> [WHAT NEEDS TO BE DONE] Beginning with the line that holds "Contactloos stroomoverdracht systeem", output every remaining line of the material below exactly, and include none of the pictures.

> [SOURCE DATA]
____________

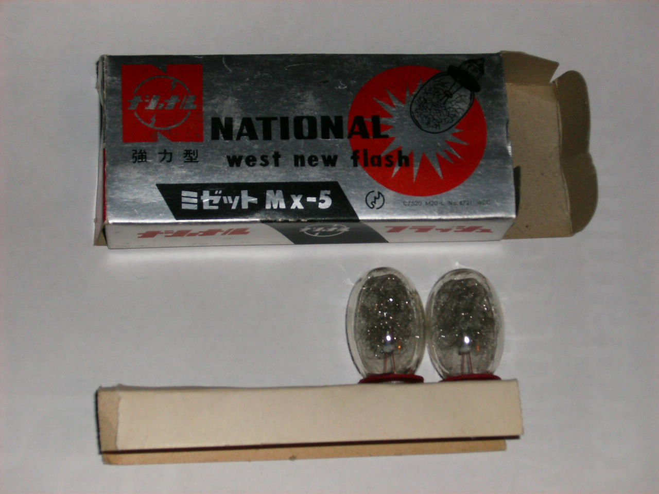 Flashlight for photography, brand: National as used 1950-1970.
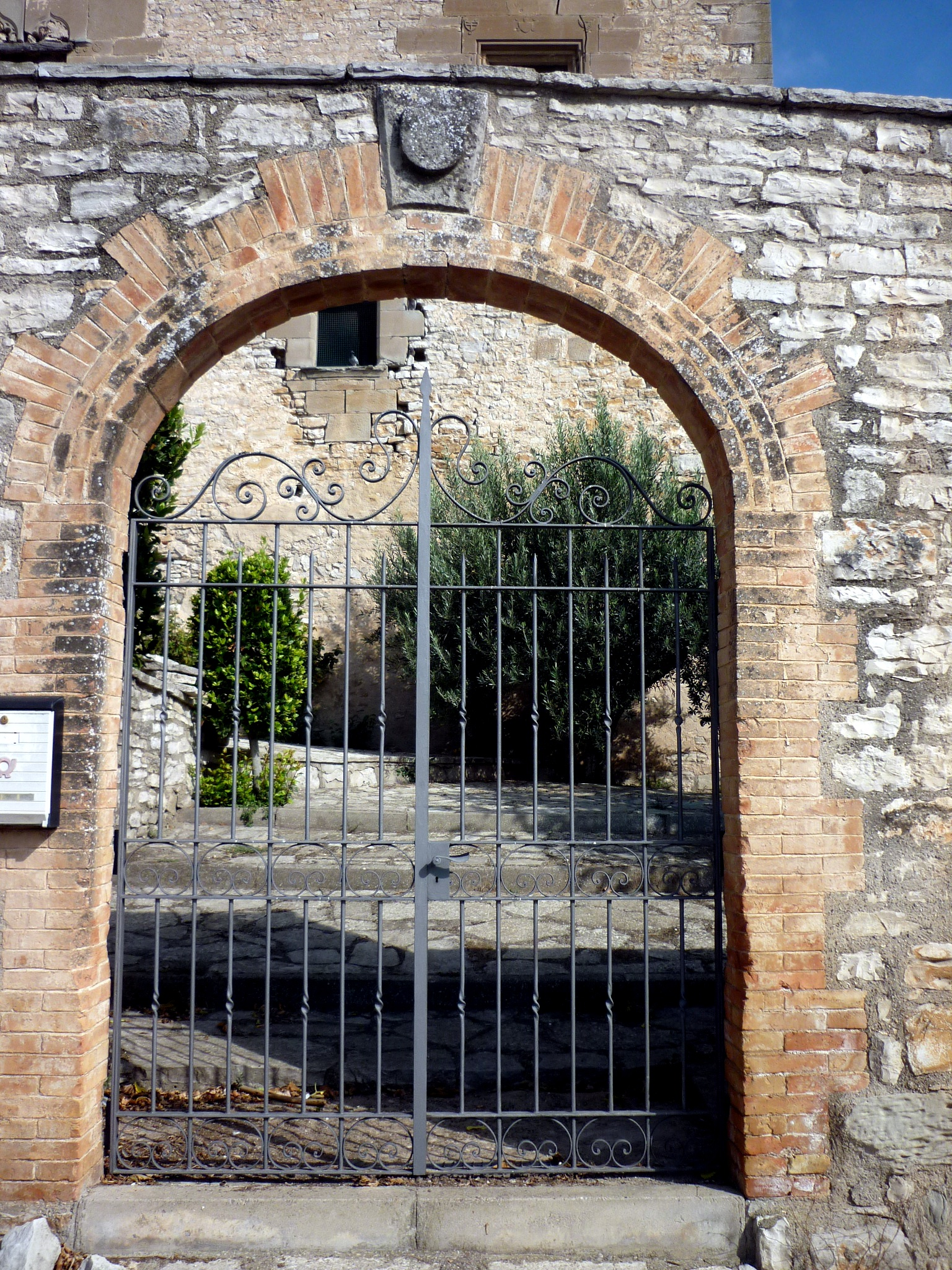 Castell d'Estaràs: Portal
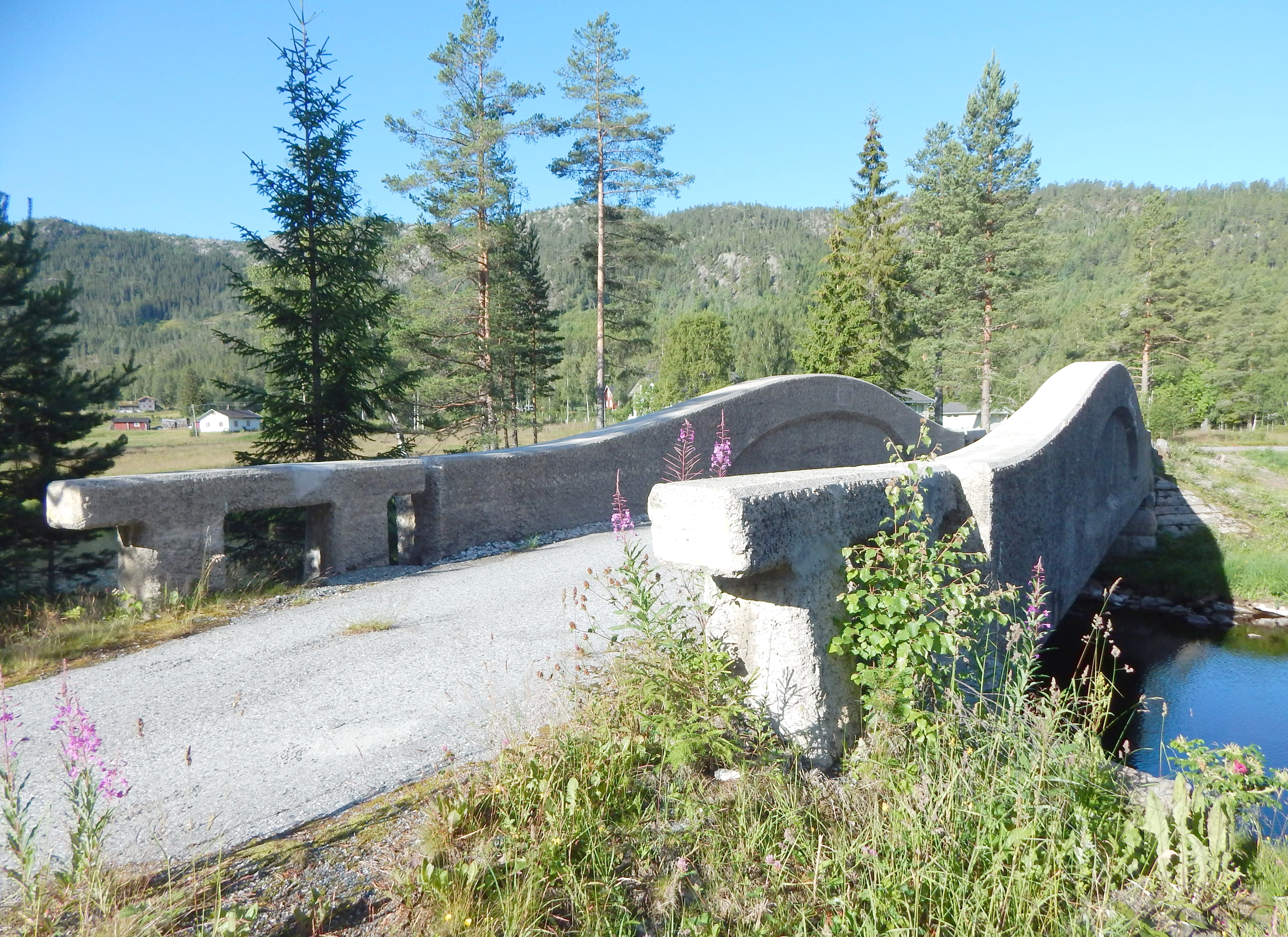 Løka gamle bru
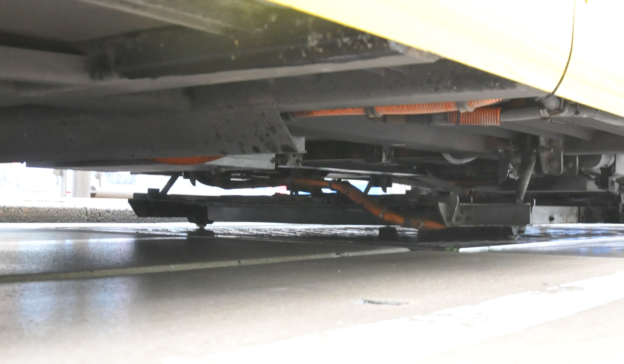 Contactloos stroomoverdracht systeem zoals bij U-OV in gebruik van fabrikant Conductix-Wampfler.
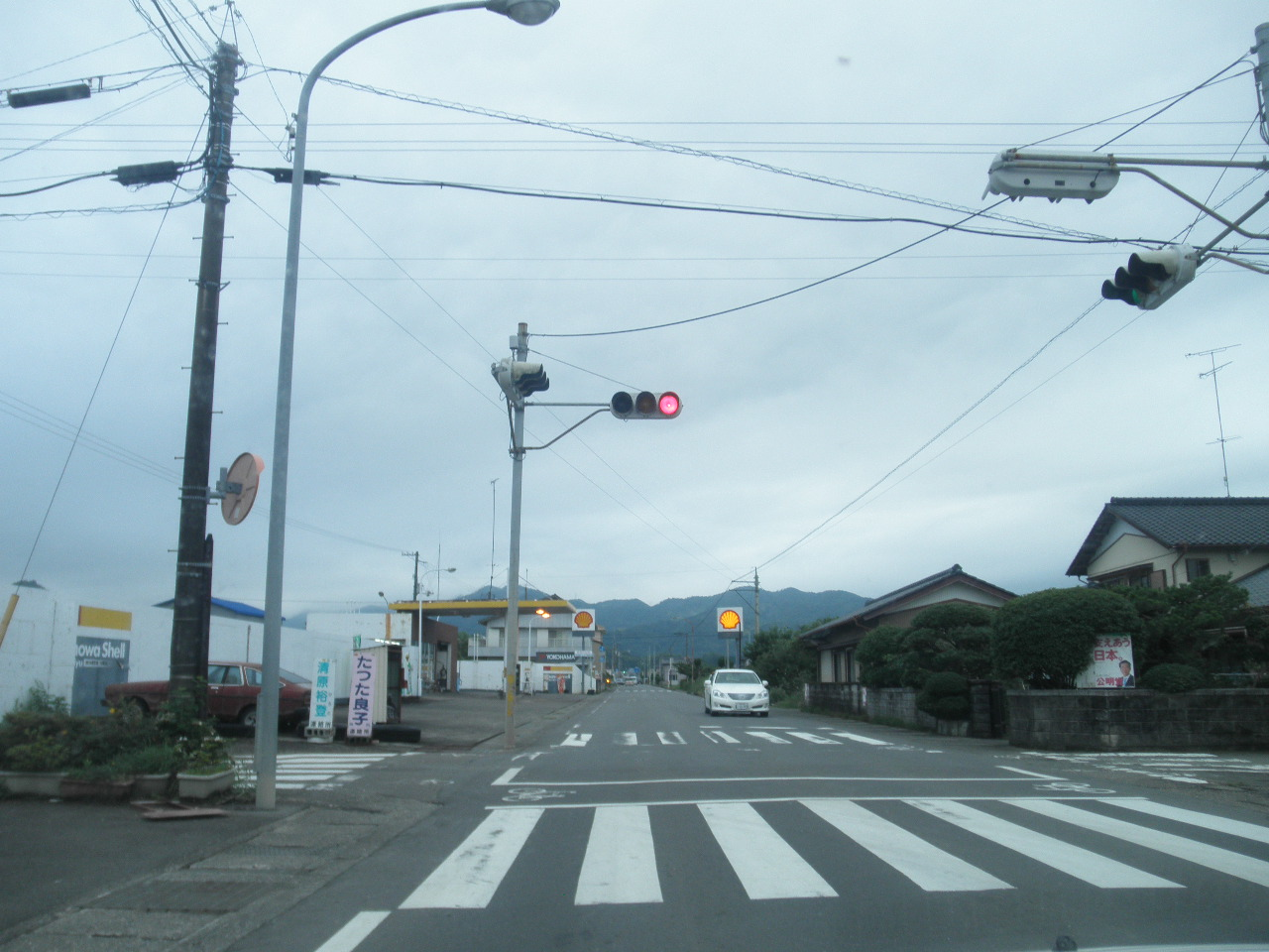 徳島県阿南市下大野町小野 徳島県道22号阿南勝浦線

____________

> [REPLY]
 Contactloos stroomoverdracht systeem zoals bij U-OV in gebruik van fabrikant Conductix-Wampfler.
 徳島県阿南市下大野町小野 徳島県道22号阿南勝浦線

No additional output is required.